DECLARE @c int = 1000;
DECLARE @numbers TABLE (n int NOT NULL PRIMARY KEY);
DECLARE @products TABLE (p int NOT NULL PRIMARY KEY);
DECLARE @primes TABLE (p int NOT NULL PRIMARY KEY);
-- The 'composite exclusion' approach
-- 1. list all n = 2, 3, 4, ... c
WITH numbers AS
(
SELECT 2 AS n
UNION ALL
SELECT n + 1 FROM numbers
WHERE n <= @c - 1
)
INSERT INTO @numbers SELECT n FROM numbers OPTION(MAXRECURSION 0);
-- 2. find all products n x n <= c
WITH products AS
(
SELECT DISTINCT m.n * n.n AS p
FROM @numbers m LEFT OUTER JOIN
@numbers n ON 1 = 1
WHERE m.n * n.n <= @c
)
INSERT INTO @products SELECT p FROM products;
-- 3. numbers with no matching products are not composite, i.e, they're prime numbers.
INSERT INTO @primes
SELECT n.n FROM @numbers n LEFT JOIN @products p ON n.n = p.p WHERE p.p IS NULL;
It's kind of a one pass Sieve of Eratosthenes approach.
I've seen loops, stored procedures and the like, as well as pseudo-code and other language implementations, but it seems to me that this simple, set-based approach stemming from the definition of prime numbers should suffice.

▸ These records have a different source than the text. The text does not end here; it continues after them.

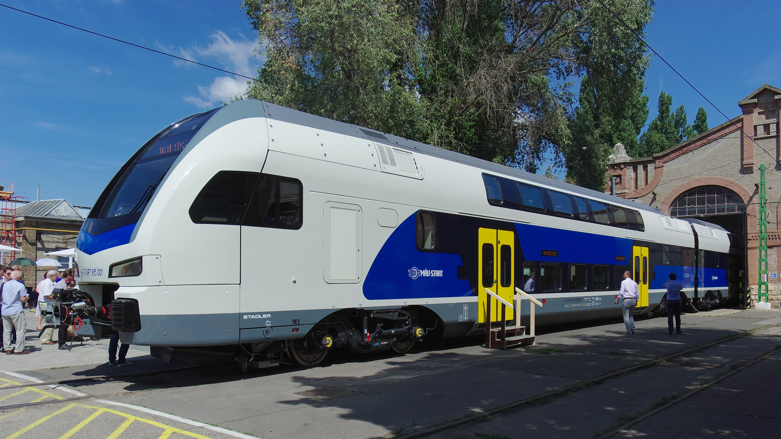 A MÁV-csoport számára készült első Stadler KISS a hivatalos kigördítésen a Dunakeszi Járműjavítóban. Der erste Stadler KISS Triebzug der MÁV-Gruppe bei der feierlichen Rollout in der Waggonfabrik Dunakeszi. The first Stadler KISS for MÁV Group on the official roll-out in the carriageworks in Dunakeszi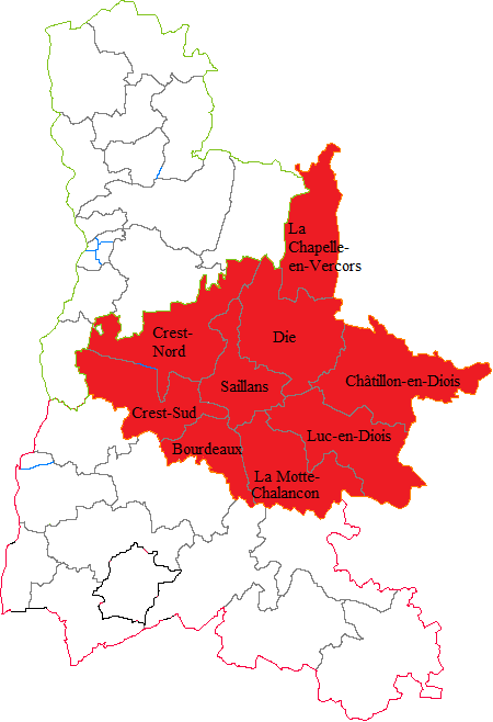 carte de l'arrondissement de Die dans la Drôme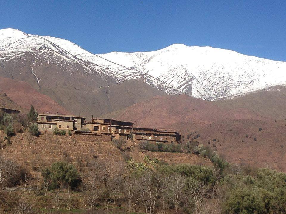 هذه صورة لدوار أهاشي المطل على نهر نفيس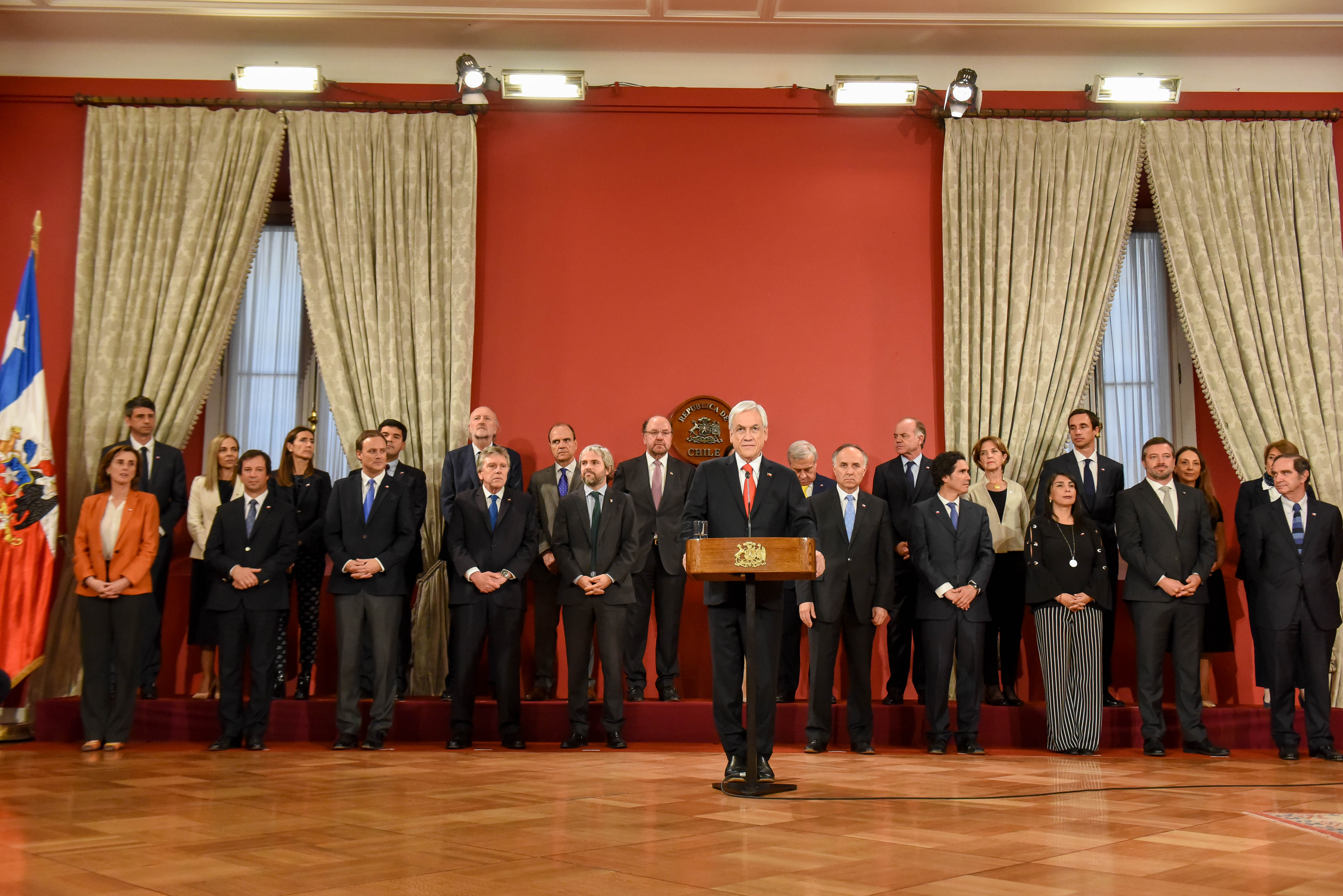 Cambio de Gabinete del presidente Sebastián Piñera en octubre de 2019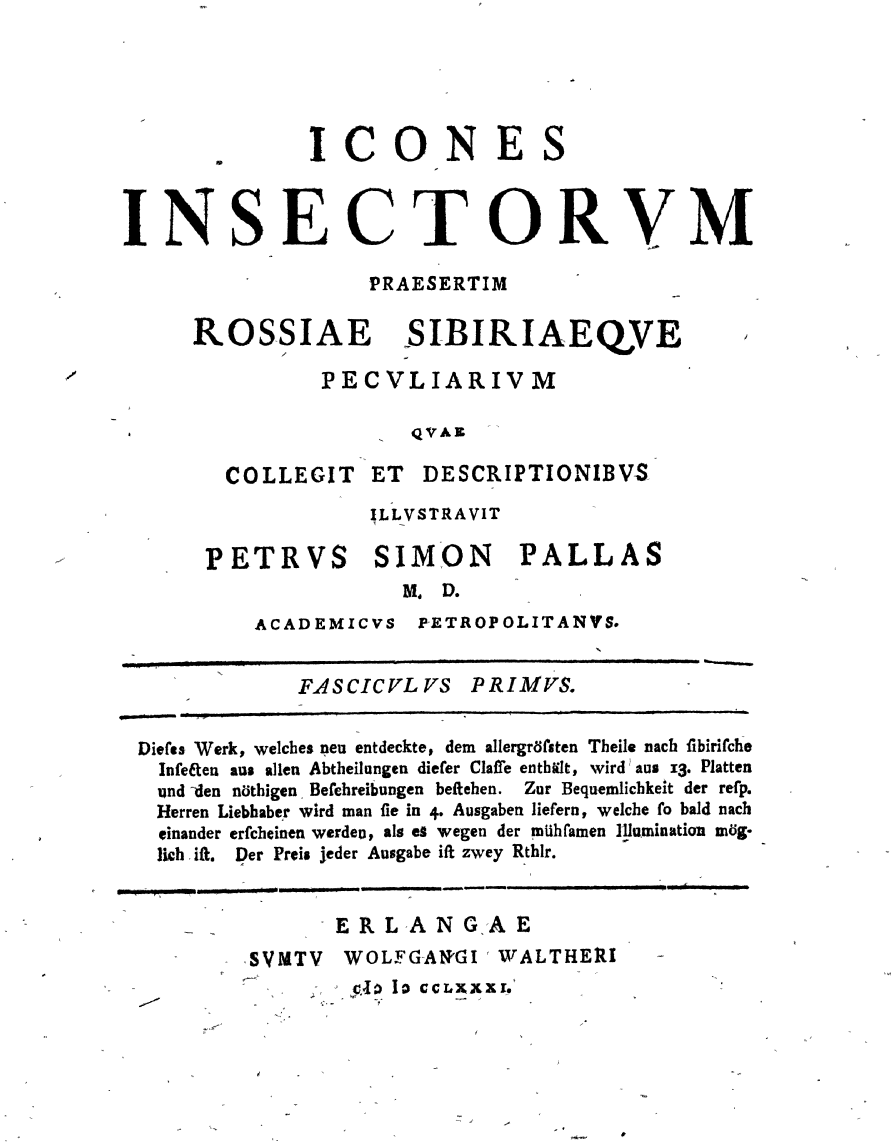 Page de titre d’Icones insectorvm praesertim Rossiae Sibiriaeqve pecvliarivm qvae collegit et descriptionibvs illustravit Petrvs Simon Pallas T. 1-3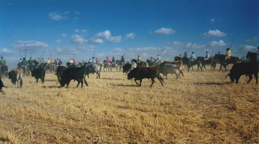 Recorrido por el campo Encierros de Medina del Campo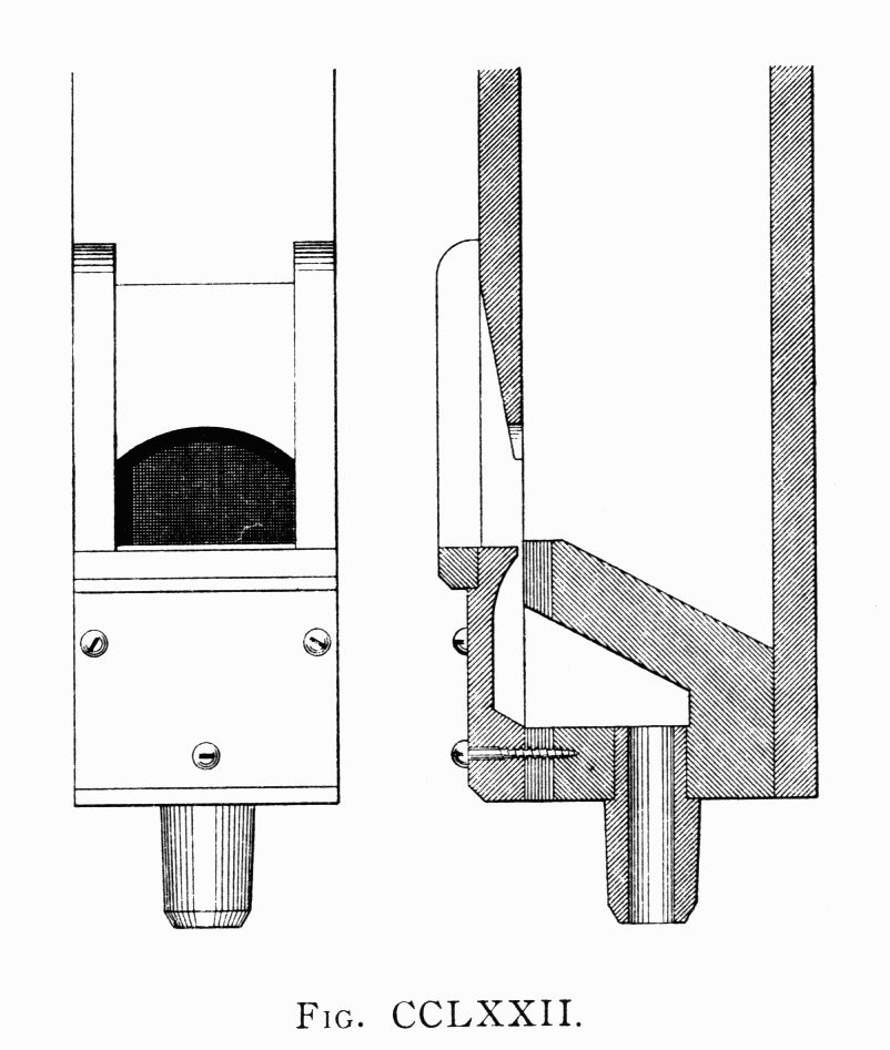 Bourdon - orgonaregiszter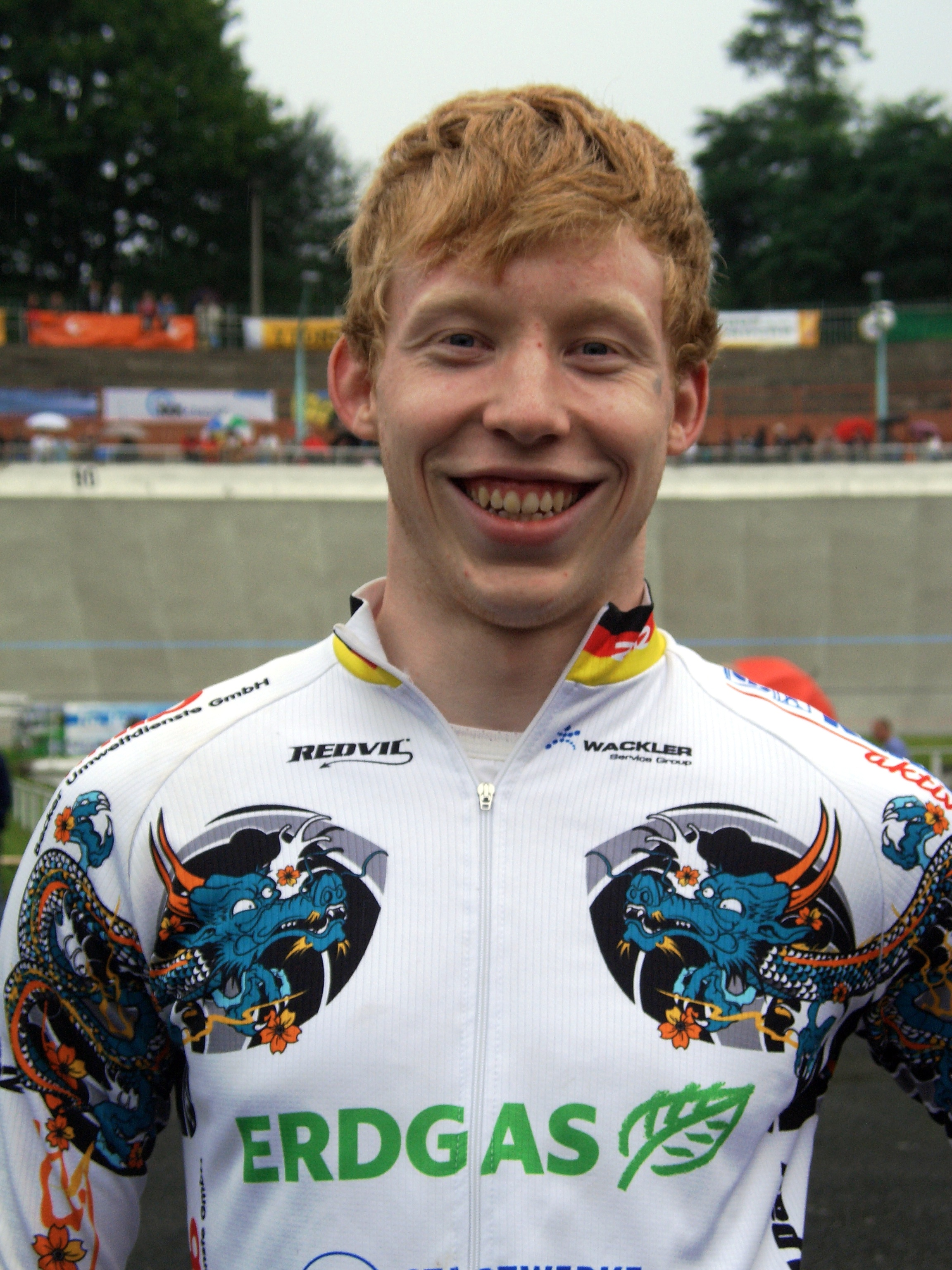 Joachim Eilers, deutscher Radrennfahrer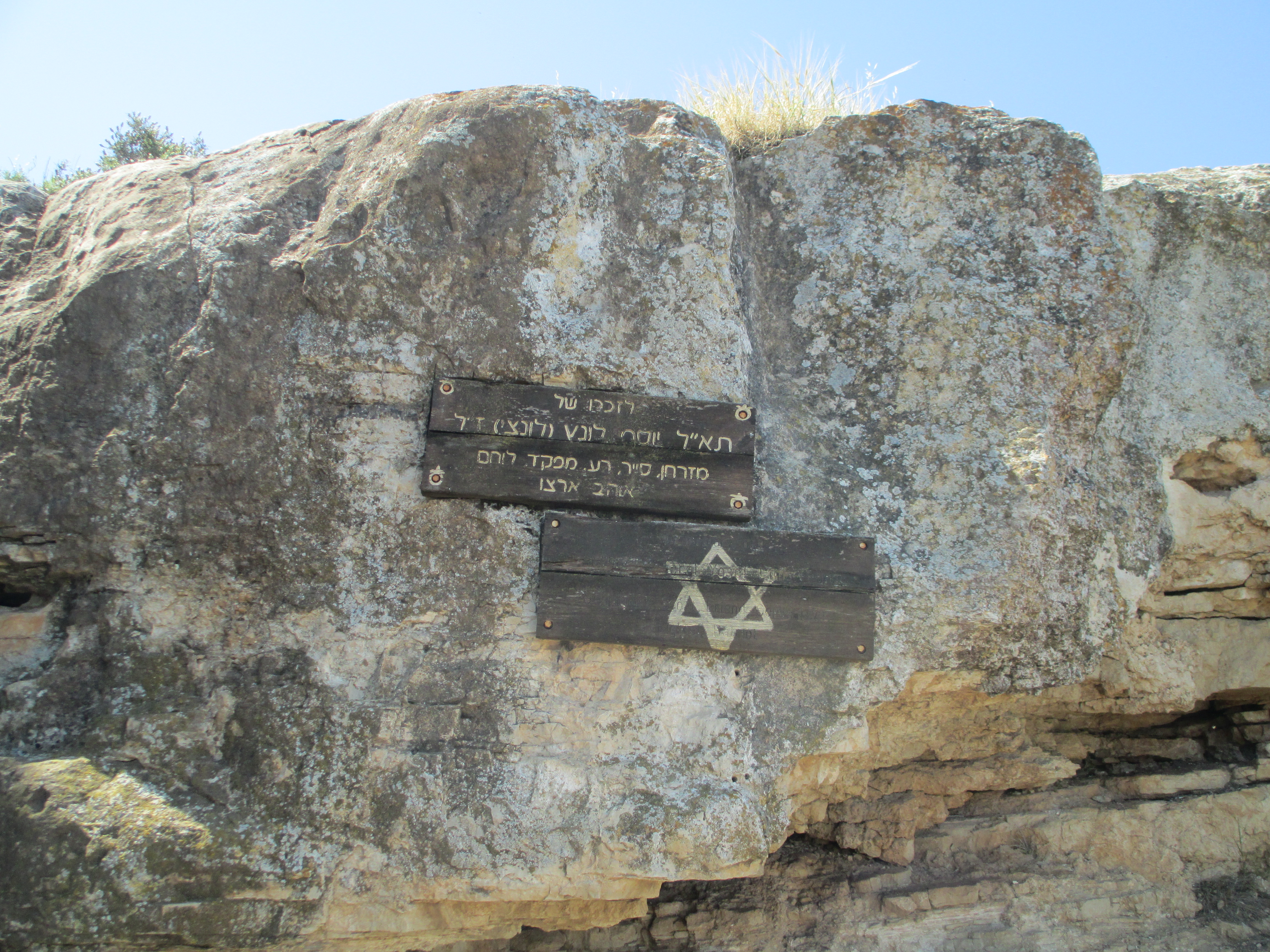 מצפה לונץ בהר כביר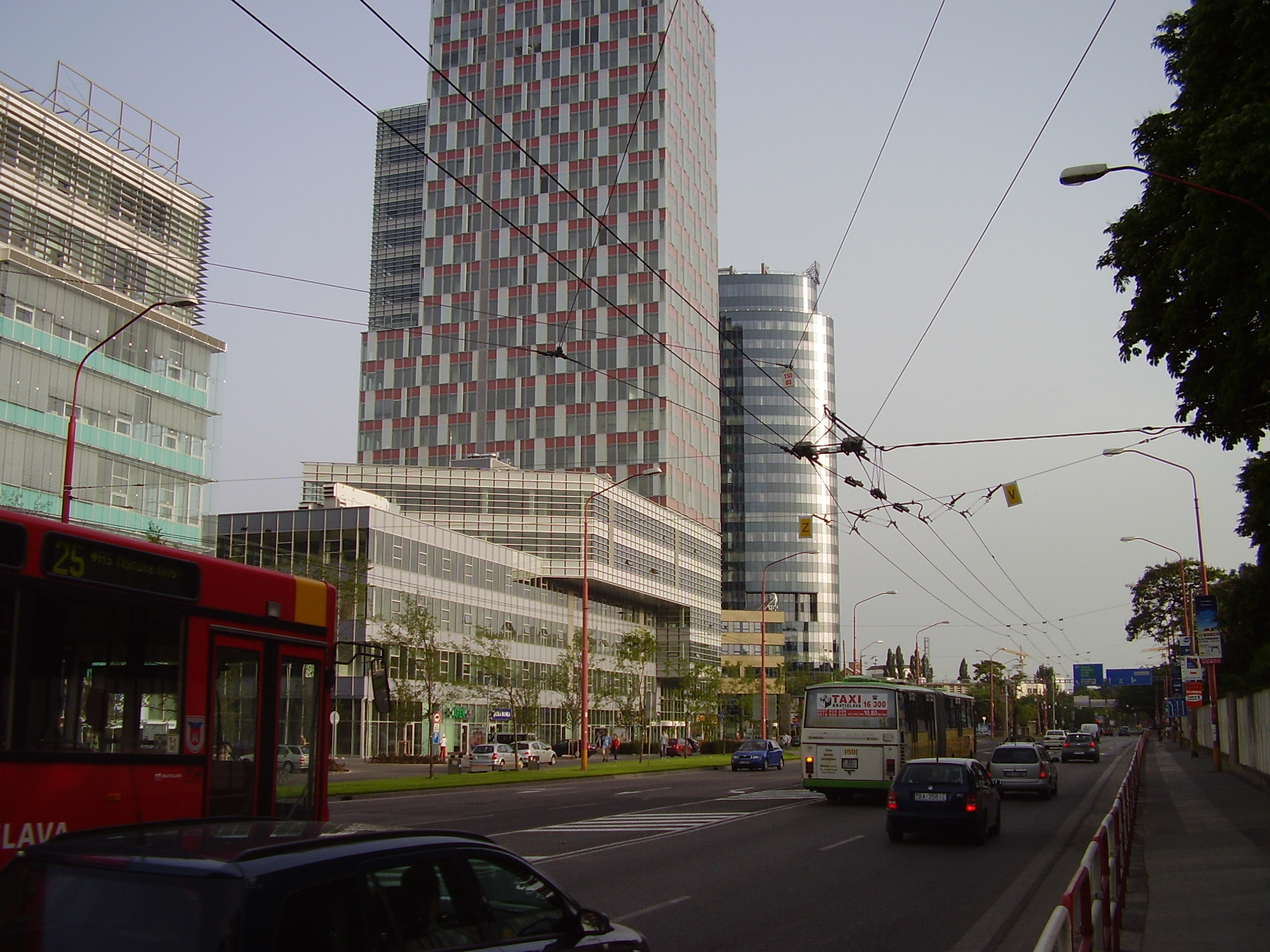 Bratislava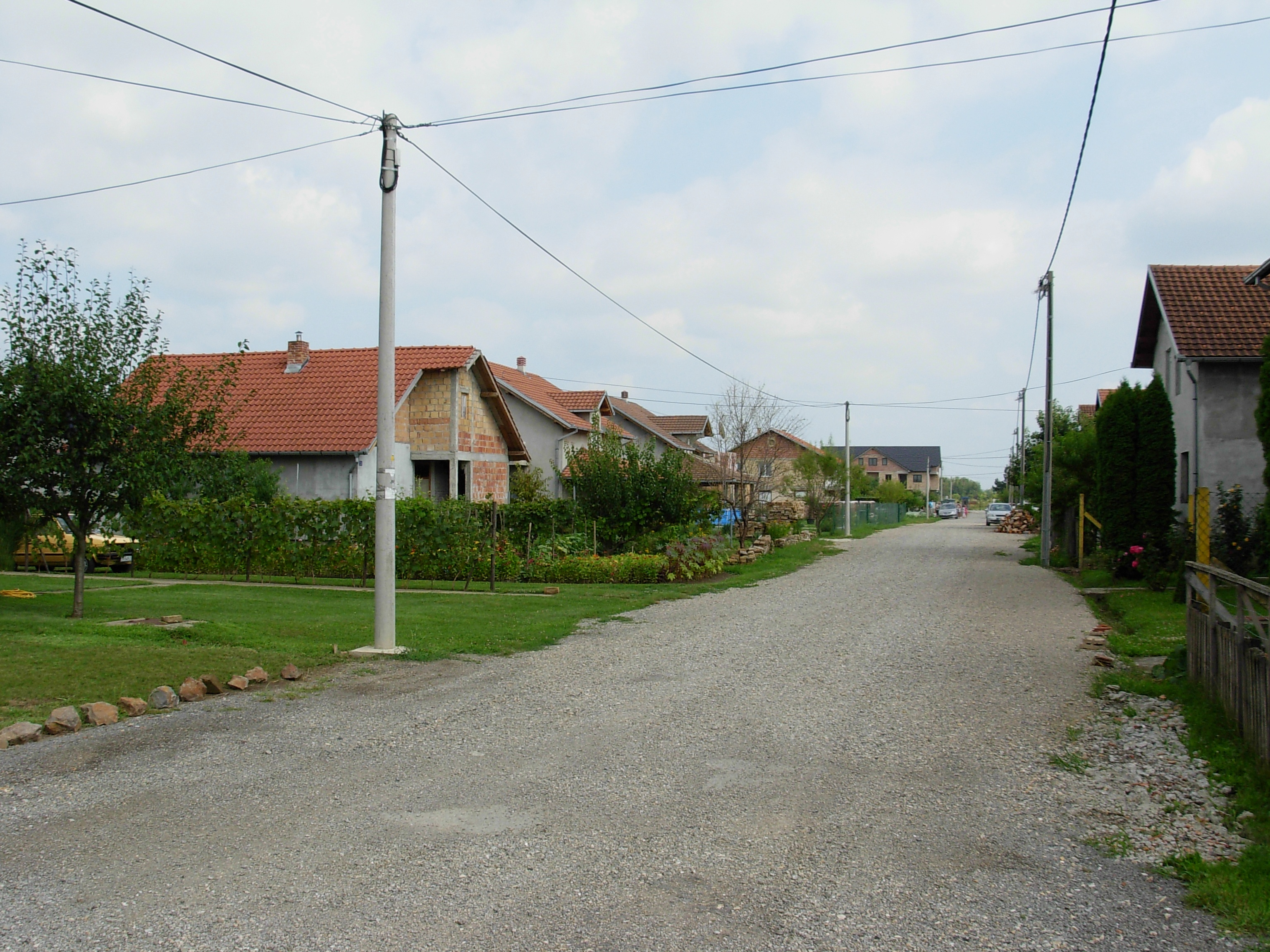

Please bear in mind I'm not concerned with performance or memory consumption or optimizations at this time, and I have not tested it with larger numbers. I just want to publish the algorithm and have people confirm (or challenge) that excluding composite numbers from the list is enough.
Recursive CTEs (rCTE) are very rarely the best performing solution. Below is an approach that uses a tally table, it's a slightly tweaked version of the approach that Hugo Kornelis posted here: https://sqlserverfast.com/blog/hugo/2006/09/the-prime-number-challenge-great-waste-of-time/
Let's compare the tally table solution to the rCTE solution:
SET STATISTICS TIME ON;
PRINT 'tally table approach'+char(13)+char(10)+replicate('-',50);
DECLARE @primes TABLE (p int NOT NULL PRIMARY KEY);
DECLARE @limit bigint = 10000;
WITH E(x) AS (SELECT * FROM (VALUES (1),(1),(1),(1),(1),(1),(1),(1),(1),(1)) t(x)),
iTally(N) AS (SELECT TOP(@limit) ROW_NUMBER() OVER (ORDER BY (SELECT 1)) FROM E a, E b, E c, E d, E f)
INSERT @primes
SELECT n1.N
FROM itally AS n1
WHERE n1.N > 1
AND n1.N < @Limit
AND NOT EXISTS
(SELECT *
FROM itally AS n2
WHERE n2.N < @limit
AND n2.N BETWEEN 2 AND n1.N-1
AND n1.n % n2.N = 0)
--ORDER BY N
GO
PRINT 'rCTE approach'+char(13)+char(10)+replicate('-',50);
DECLARE @c int = 10000;
DECLARE @numbers TABLE (n int NOT NULL PRIMARY KEY);
DECLARE @products TABLE (p int NOT NULL PRIMARY KEY);
DECLARE @primes TABLE (p int NOT NULL PRIMARY KEY);
WITH numbers AS
(
SELECT 2 AS n
UNION ALL
SELECT n + 1 FROM numbers
WHERE n <= @c - 1
)
INSERT INTO @numbers SELECT n FROM numbers OPTION(MAXRECURSION 0);
-- 2. find all products n x n <= c
WITH products AS
(
SELECT DISTINCT m.n * n.n AS p
FROM @numbers m LEFT OUTER JOIN
@numbers n ON 1 = 1
WHERE m.n * n.n <= @c
)
INSERT INTO @products SELECT p FROM products;
-- 3. numbers with no matching products are not composite, i.e, they're prime numbers.
INSERT INTO @primes
SELECT n.n FROM @numbers n LEFT JOIN @products p ON n.n = p.p WHERE p.p IS NULL;
SET STATISTICS TIME OFF;
and the results:
tally table approach
--------------------------------------------------
SQL Server Execution Times:
CPU time = 3042 ms, elapsed time = 3241 ms.
SQL Server parse and compile time:
CPU time = 0 ms, elapsed time = 10 ms.
rCTE approach
--------------------------------------------------
SQL Server Execution Times:
CPU time = 14976 ms, elapsed time = 15757 ms.
As you can see, the tally table approach against 10,000 was 5 times faster and also doesn't produce any reads (the rCTE produces a ton!)
If you are really working with prime numbers the absolute fastest approach would be to store them in a table so you don't need to calculate them each time you need prime numbers.